(weights)=

# Edge weights and covariates

Very often networks cannot be completely represented by simple graphs,
but instead have arbitrary "weights" $x_{ij}$ on the edges. Edge
weights can be continuous or discrete numbers, and either strictly
positive or positive or negative, depending on context.
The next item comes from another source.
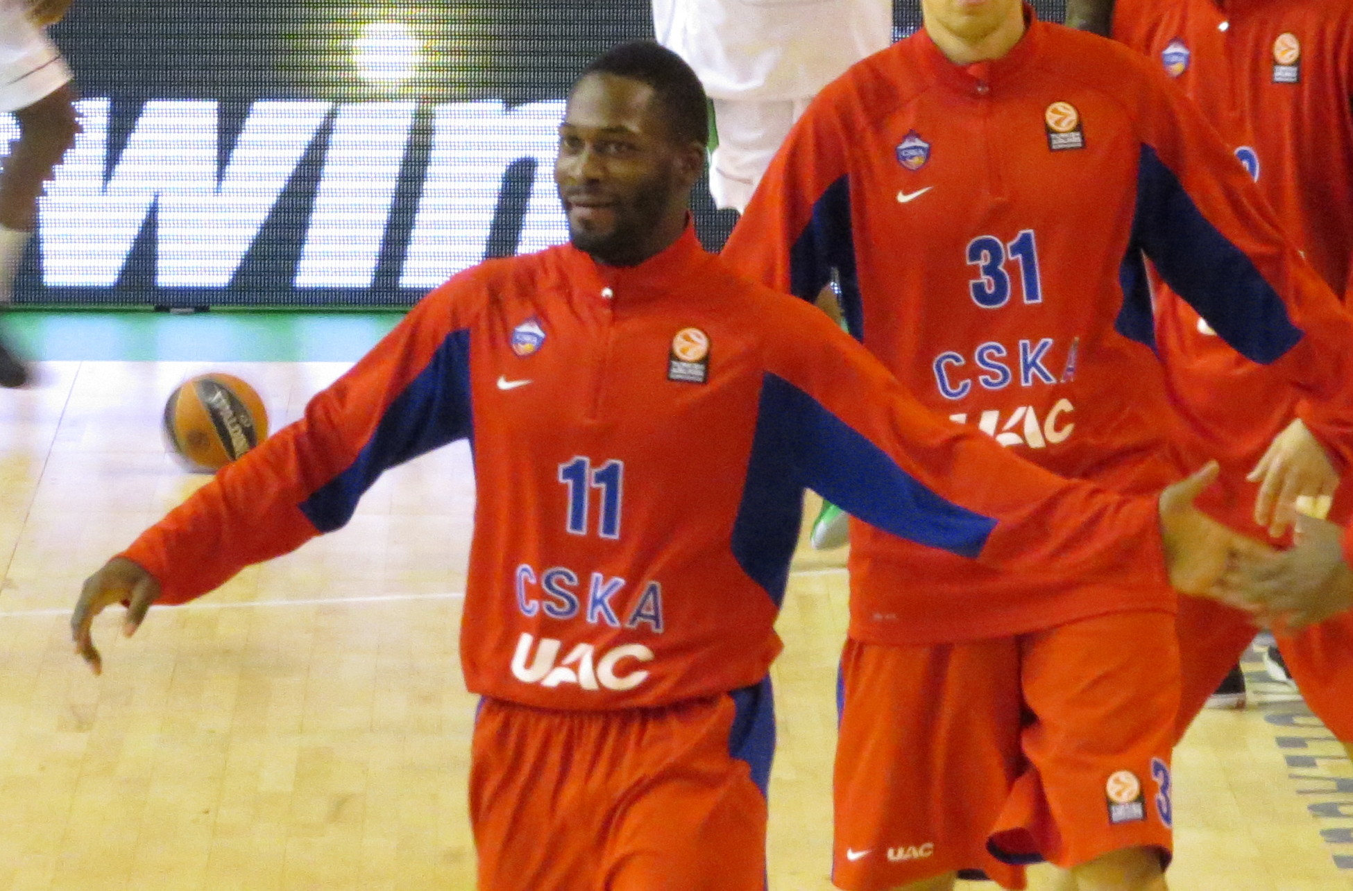 Match d'Euroligue entre Nanterre et le CSKA Moscou à la halle Carpentier (Paris). Victoire du CSKA 62-59.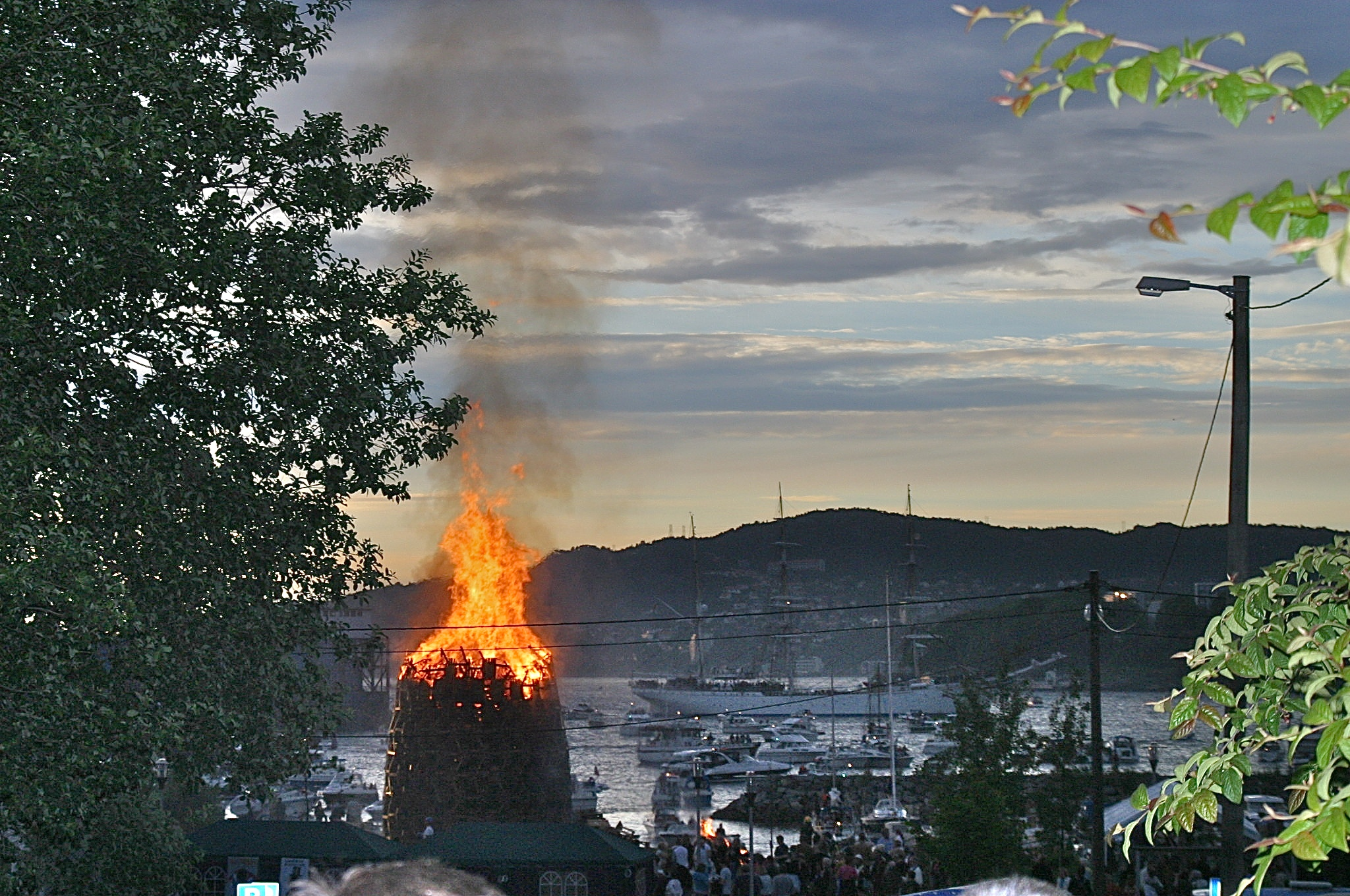 Tønnebål på Laksevåg

The SBM can be
extended to cover these cases by treating edge weights as covariates
that are sampled from some distribution conditioned on the node
partition {cite}`inf-aicher_learning_2014` {cite}`inf-peixoto_nonparametric_2018`, i.e.

$$
P(\boldsymbol x,\boldsymbol A|\boldsymbol b) =
P(\boldsymbol x|\boldsymbol A,\boldsymbol b) P(\boldsymbol A|\boldsymbol b),
$$

where $P(\boldsymbol A|\boldsymbol b)$ is the likelihood of the
unweighted SBM described previously, and $P(\boldsymbol
x|\boldsymbol A,\boldsymbol b)$ is the integrated likelihood of the edge
weights

$$
P(\boldsymbol x|\boldsymbol A,\boldsymbol b) =
\prod_{r\le s}\int P({\boldsymbol x}_{rs}|\gamma)P(\gamma)\,\mathrm{d}\gamma,
$$

where $P({\boldsymbol x}_{rs}|\gamma)$ is some model for the weights
${\boldsymbol x}_{rs}$ between groups $(r,s)$, conditioned on
some parameter $\gamma$, sampled from its prior
$P(\gamma)$. A hierarchical version of the model can also be
implemented by replacing this prior by a nested sequence of priors and
hyperpriors, as described in {cite}`inf-peixoto_nonparametric_2018`. The posterior
partition distribution is then simply

$$
P(\boldsymbol b | \boldsymbol A,\boldsymbol x) =
\frac{P(\boldsymbol x|\boldsymbol A,\boldsymbol b) P(\boldsymbol A|\boldsymbol b)
      P(\boldsymbol b)}{P(\boldsymbol A,\boldsymbol x)},
$$

which can be sampled from, or maximized, just like with the unweighted
case, but will use the information on the weights to guide the partitions.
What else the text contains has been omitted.